Acuon Capital, a Korean consumer-finance business, has raised Krw140 billion ($127 million) from its inaugural issuance of ESG bonds. Its leaders view this as a testament to a rapid and successful digital transformation.
Acuon Capital and its affiliate, Acuon Savings Bank, have been around for more than three decades, originally as KT Capital. The businesses were acquired in 2019 by Baring Private Equity Asia, whose managers saw the opportunity to take a financial institution in the traditional consumer-finance space and digitize it.
“The remit was to grow the company,” said Hogan Lee, CEO at Acuon Savings Bank, who was brought in to lead the business in the wake of the acquisition; he had previously been president of Chicago Business Management in Seoul.
“Without digitization, our costs would grow linearly as we expanded, which meant we would not generate enough profits. As the market digitizes, cost structure becomes important. And customers now demand convenience.”
Digital yields results
In eighteen months, the firm has created an API layer with about 30 fintech companies, mobile payment apps, digital banks, and traditional banks. Today over 60 percent of new loans originate via digital partnerships.
That effort has paid off, helping Acuon jump up the Korean league tables in terms of size and deal flow. The combined businesses now have about $7 billion in total assets, of which over $5 billion are loans. At the start of 2020, about 20 percent of new retail loan origination was through digital channels, a figure that rose to around 50 percent by Q4 2020 – activity that is bolstered by a commensurate increase in deposits.
Moreover, Lee says the heightened activity is improving the quality of the loan book. Two years ago, up to 7 percent of loans might fall delinquent, but that figure is down to about 4 percent. Digitization has made it possible to reach new customers but also to price them more accurately, with Acuon’s algorithms needing only a few seconds to determine whether an applicant is suitable.
“Better customers require better pricing,” Lee said. “To enable this required a total restructuring of our business.”
Part of this was about building internal machine-learning capabilities to make quick and accurate, data-led assessments of credit risk.
Building a tech stack that could integrate with leading banks was also important. Commercial banks, including Korea’s leading digital banks Kakao Bank and Kbank, which agreed to source their riskier clients to Acuon.
This ability to seamlessly take on such customers has helped Acuon improve its overall asset quality by 70 basis points over the past 12 months, Lee says.
Ready to expand
Put together, the firm is now in expansion mode. It is the first financial institution in Korea with a local A0 credit rating to issue an ESG bond, says Kim Junseok, group strategy team head at Acuon Capital. “Previously, only big conglomerates or bank holding companies with investment-grade credit ratings could issue these bonds,” he said.
Proceeds will include renewable energy projects and water treatment plants, as well as social projects to lend more to small businesses and startups, which traditionally have struggled to obtain credit in South Korea. In other words, Acuon intends to expand its lending to ESG-related companies, using its capital-market issue to generate the capital to lend as well as support other aspects of the business.
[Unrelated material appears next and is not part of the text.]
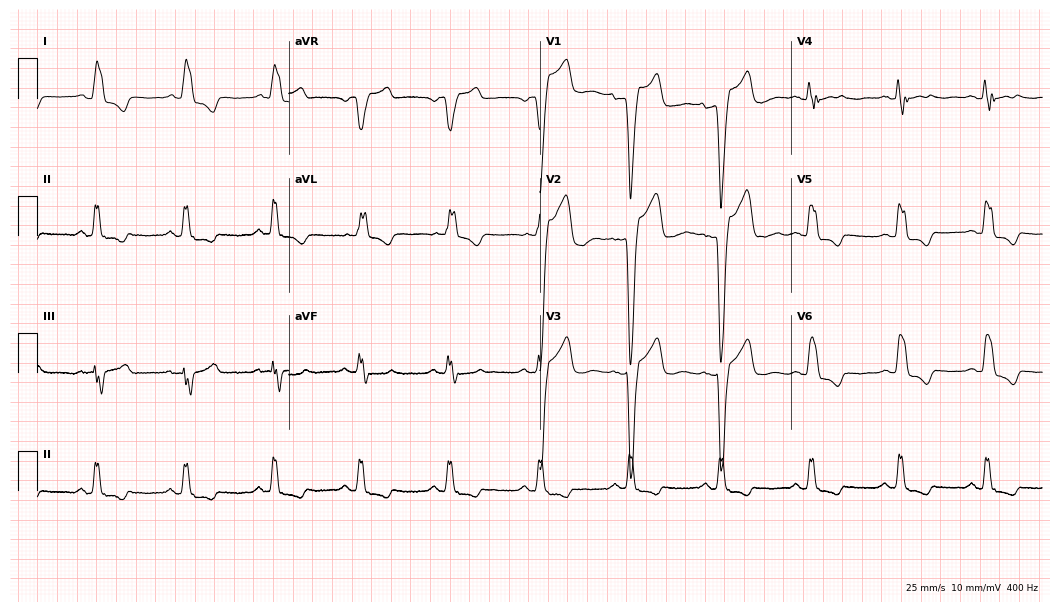
12-lead ECG from a woman, 71 years old (10.2-second recording at 400 Hz). No first-degree AV block, right bundle branch block, left bundle branch block, sinus bradycardia, atrial fibrillation or sinus tachycardia recorded for this tracing. Findings outside these six are not listed.

The question is, will Acuon’s digital transformation help it originate and distribute these ESG loans in a faster or more efficient way? Lee says he doesn’t know yet: its digitalization has focused on Acuon’s consumer business, not its corporate lending, which is still a face-to-face business.
Consumer finance companies sit below the top-tier, big commercial banks. The difference is in the credit quality they service. Top-tier banks tend to lend on average at an APR of 7.9 percent, and a maximum of about 10 percent.
Consumer finance companies lend at higher interest rates, typically at 14 percent to 15 percent APR (annual percentage rate), which puts them in the same tier as credit-card companies and electronic peer-to-peer lenders; but Korea’s P2P sector has suffered high delinquencies and is going through a shakeout, with many commercial banks cutting ties.